# Vektorstil-Plugin



## Peppl (13. März 2004)

Hallo!#
Ich wollte euch fragen ob es irgendwo ein Pluginoder einen Filter gibt mit dem man Fotos solche Grafiken vom stil her wie auf
http://www.jason-brooks.com

Danke!


----------



## extracuriosity (13. März 2004)

Die werden schlicht von Hand nachgezeichnet.


----------



## Peppl (13. März 2004)

*gibts keine andere möglichkeit*

Gibts keine andere Möglichkeit?


----------



## Lord Brain (14. März 2004)

NEIN


----------



## Fey (15. März 2004)

Hallo,

das einzige, was einem zu Beginn vielleicht die Arbeit *ein wenig* erleichtern kann, ist die Bilder vorher in Photoshop zu bearbeiten. Mit Bild > Einstellen > Tontrennung und hinterher evtl. nochmal den Farbpapier-Collage-Filter drüberlaufen lassen.

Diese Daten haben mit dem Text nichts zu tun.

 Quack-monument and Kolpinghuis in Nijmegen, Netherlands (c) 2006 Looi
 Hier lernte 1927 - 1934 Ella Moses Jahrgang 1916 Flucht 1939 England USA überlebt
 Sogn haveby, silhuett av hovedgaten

Alles in allem sind solche Bilder sehr feine Handarbeit und um so gut zu werden wie Jason Brooks braucht man schon sehr viel Übung.

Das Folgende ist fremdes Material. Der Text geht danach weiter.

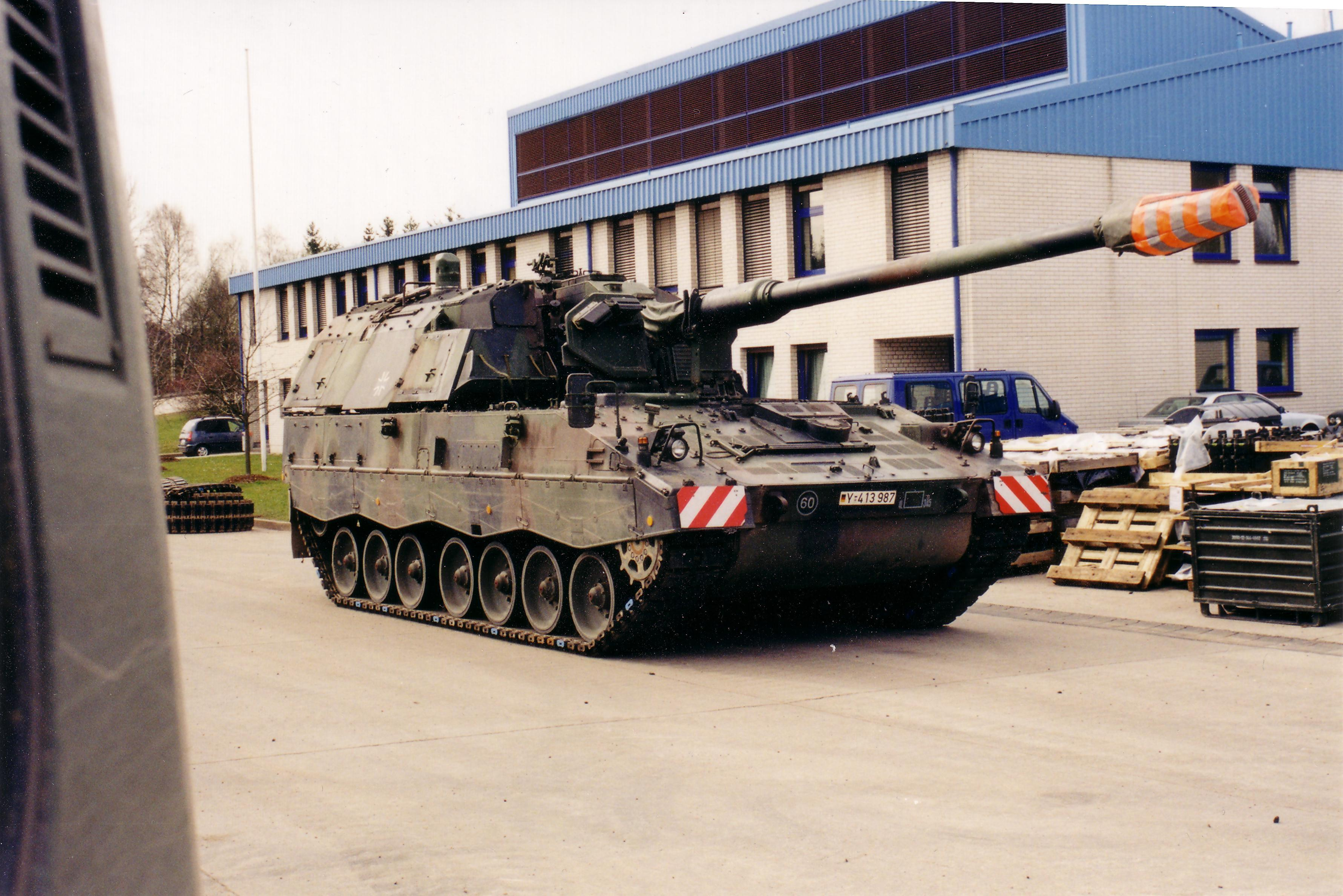 Beschreibung: Panzerhaubitze 2000 (PzH 2000) in der Fahrschule FahrSimKette Baumholder Datum: Februar 2002 Autor: Sonaz
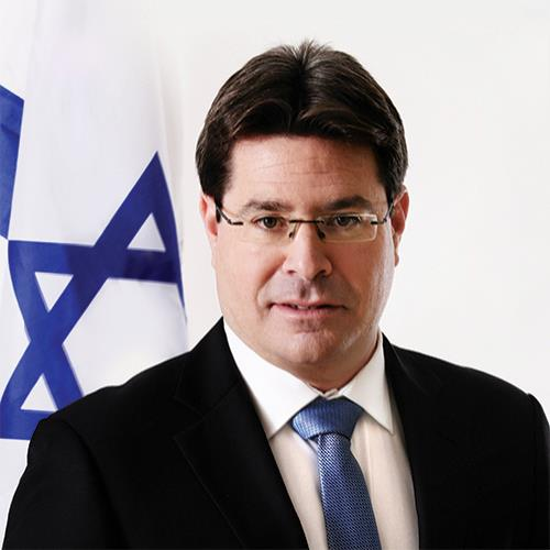 אופיר אקוניס, תמונה רשמית

Filter wie z. B. "Ich mache supergeile Bilder auf Knopfdruck und bin richtig gut" gibt es und soll es auch nicht geben.  

MfG,
Melanie


----------



## megabit (18. März 2004)

Überlegt doch mal. Würdest du für ein Jason Brooks Bild Geld ausgeben, wenn es ein Programm gibt was dir die selben Resultate mit einem Knopfdruck liefert?


----------